Wednesday, February 02, 2022
I'd rather be on tour - open/closed
petalled out the bayou loaded down with oversize eyes blazed up with whisky cigarettes and hope. how could we not. we could not not. tied together time again toppled over tricksy grin rough cheek touch chin when whispers teach lips how to bend.
glow west spun clown, spell pan's peter to prairie stars, four score lightnings, hit high bars. come quake awhile mischief moon pull cards swoon whisky fool drop to marsh bed know thy sting, uncrumple toward my shoes and feet.
swell baby say's not morning, never not night, don't shrug me onto cali tides- trade forest kiss for memory misplaced, how hard i hid from day. onion mouth swim south bayou-bound sweet fae we caught vision gleaming sparked it up in flames.
We missed the Tumbleweeds on St. Claude's but Sam gave us their album anyway and we played it through 5 states. Staying with friends saved money for alcohol, decadence. We were not good house guests.
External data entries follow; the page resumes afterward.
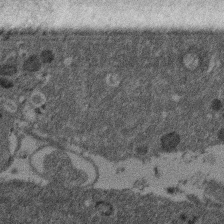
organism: Mouse
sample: Dividing mouse embryo 1 cell stage
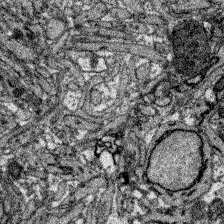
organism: Zebrafish
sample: Larval olfactory bulb
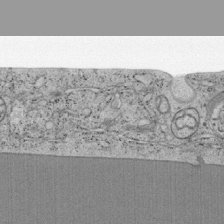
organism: Human
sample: HeLa cells
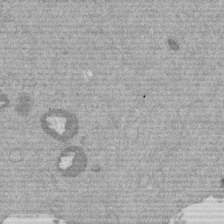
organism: Mouse
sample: Dividing mouse embryo 1 cell stage
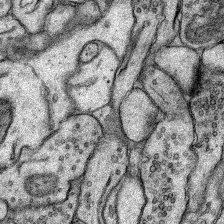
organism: Rat
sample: Hippocampus
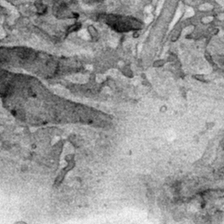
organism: Human
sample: Mitochondria in HCT116 cells
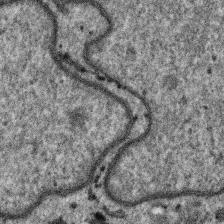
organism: Human
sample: Lung epithelial cells infected with SARS-CoV-2
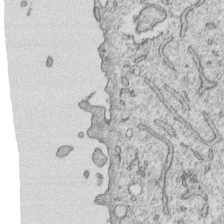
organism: Human
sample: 1205lu cells
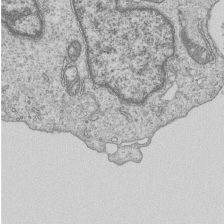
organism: Human
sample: MDA-MB-231 cells
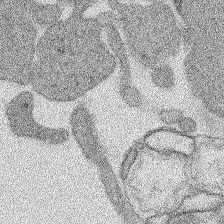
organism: Human
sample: HeLa cells
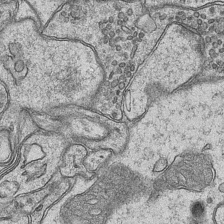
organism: Mouse
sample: CA1 Hippocampus
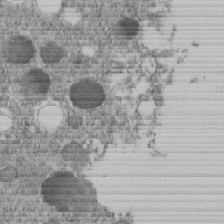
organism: C. elegans
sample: C. elegans embryo early stage
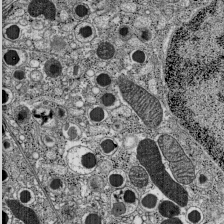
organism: C57BL Mouse
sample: Pancreatic islet
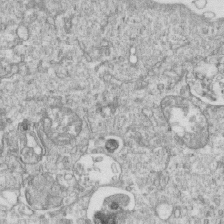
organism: Mouse
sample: Activated OT-1 CD8+ T cells
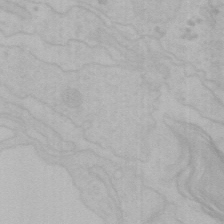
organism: Mouse
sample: Choroid plexus
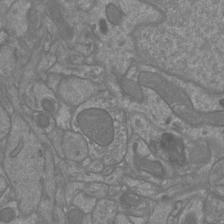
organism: Mouse
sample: Cortical neurons
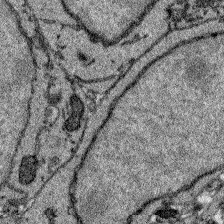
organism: Zebrafish
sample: Larval olfactory bulb
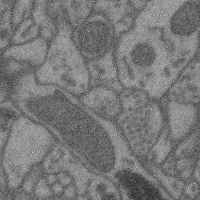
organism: Mouse
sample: Cerebral cortex
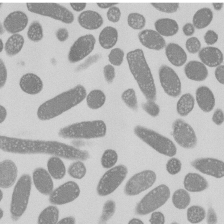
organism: E. coli
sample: Bacterial nucleoid
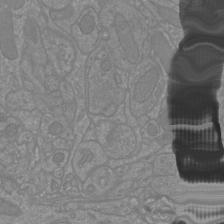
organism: Mouse
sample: Cortical neurons
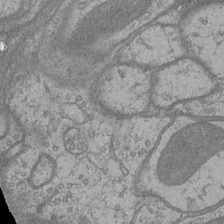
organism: Drosophila
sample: Optic medulla
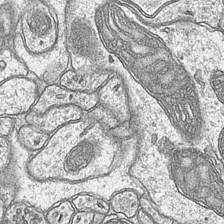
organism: Mouse
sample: CA1 Hippocampus
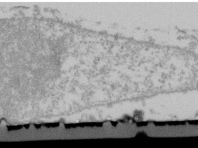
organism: Human
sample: U2-OS cells
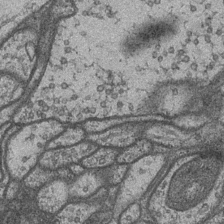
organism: Drosophila
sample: Optic medulla
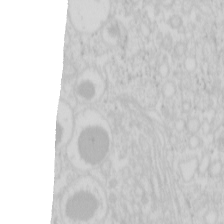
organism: Mouse
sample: Pancreas
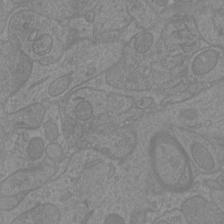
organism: Mouse
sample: Cortical neurons
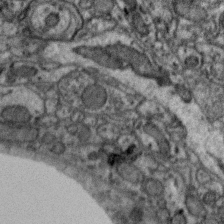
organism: Zebra finch
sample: Brain
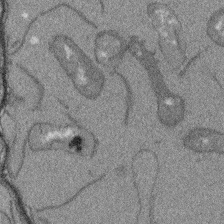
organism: Arabidopsis thaliana
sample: Root tip
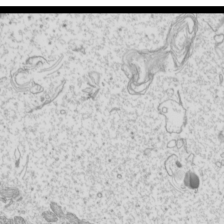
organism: Mouse
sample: Cilia; mouse epididymis
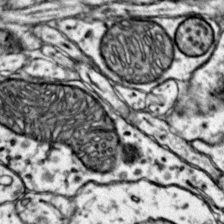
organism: Mouse
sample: Primary visual cortex
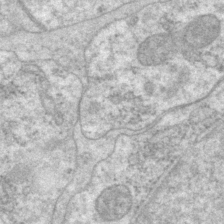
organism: P. pacificus
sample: Pharynx
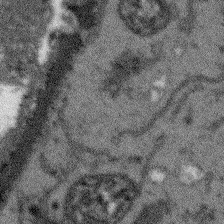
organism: Arabidopsis thaliana
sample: Root tip
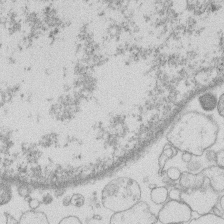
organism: Human
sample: Macrophage cells
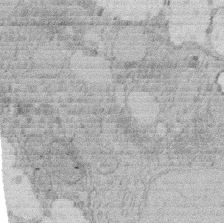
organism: Rat
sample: Salivary granule
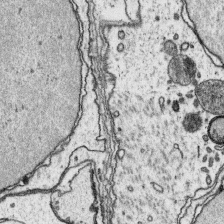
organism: Platynereis dumerilii
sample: Parapodia
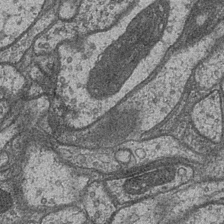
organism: Drosophila
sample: Optic medulla
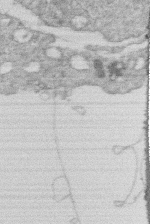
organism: Human
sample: Macrophage cells
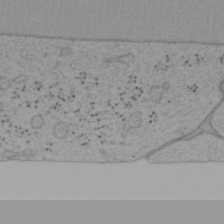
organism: Human
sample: HeLa cells
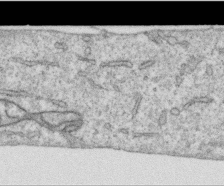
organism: Human
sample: Centriole in RPE cells
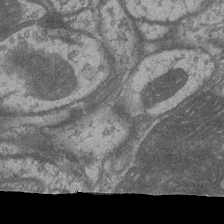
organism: Drosophila
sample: Optic medulla
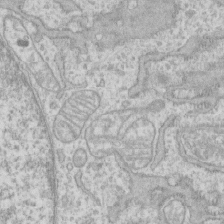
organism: Human
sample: CRL-1474
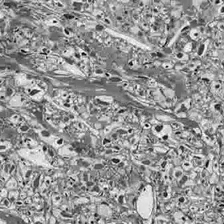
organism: Drosophila
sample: Optic lobe
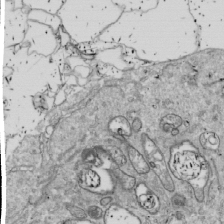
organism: Drosophila
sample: Cell division; meiosis; drosophila spermatocytes
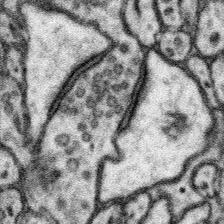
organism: Mouse
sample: Somatosensory cortex neuropil
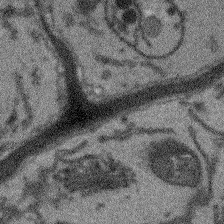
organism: Arabidopsis thaliana
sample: Root tip
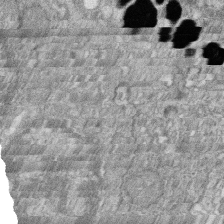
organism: Zebrafish
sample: Cilia; retinal pigment epithelium
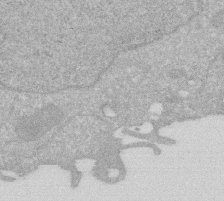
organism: Human
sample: HIV infected U937 cells
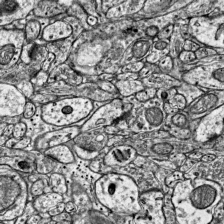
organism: Mouse
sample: Visual Cortex
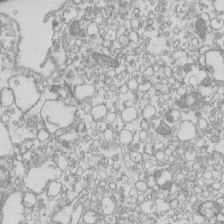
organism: Mouse
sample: Macrophages
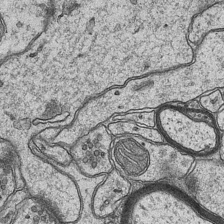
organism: Mouse
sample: CA1 Hippocampus
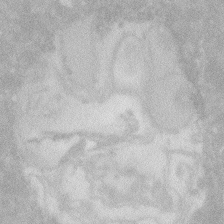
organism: Zebrafish
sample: Macrophage
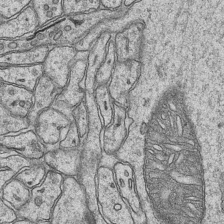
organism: Mouse
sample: CA1 Hippocampus
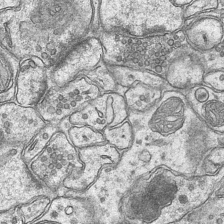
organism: Mouse
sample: CA1 Hippocampus
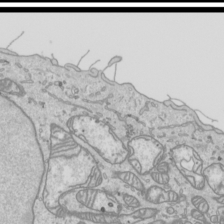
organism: Human
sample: Mitochondria in HCT116 cells
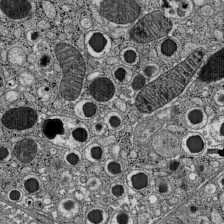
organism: C57BL Mouse
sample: Pancreatic islet
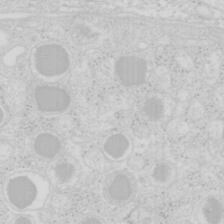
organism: Mouse
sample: Pancreas
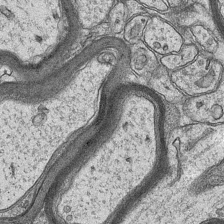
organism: Mouse
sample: CA1 Hippocampus
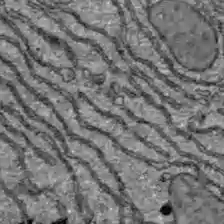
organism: C57BL Mouse
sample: Liver
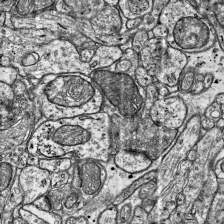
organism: Mouse
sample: Visual Cortex
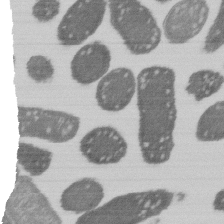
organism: E. coli
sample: Bacterial nucleoid
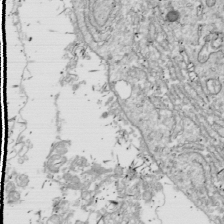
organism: Drosophila
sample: Cell division; meiosis; drosophila spermatocytes
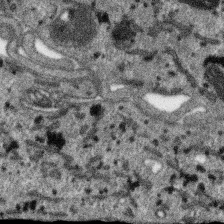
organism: Human
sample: Lung epithelial cells infected with SARS-CoV-2
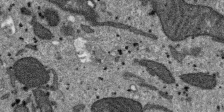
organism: Human
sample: Lung epithelial cells, uninfected (mock) control
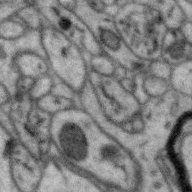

We reluctantly rolled into Humboldt on my birthday, 6 days before his. I didn't want him to leave, I didn't want to stay. Any time I'm on the road, I want to live there–the brightness, the immediacy–the precious hours of moored friendships. But this time, whether in spite or because of the excess, especially so. He felt magic.
Don’t leave.
Our closing night playing invulerable intimate might stand in for the whole trip: we got beer and burgers at the local pub, shot pool, made out, found a liquor store, attempted to find the ocean, waded into a marsh in the rain and Tom had to slap my face to keep me from sleeping in the muck. We probably shared a bed one last time but I was too drunk to remember.
Looking back it's clear–half that magic was mine.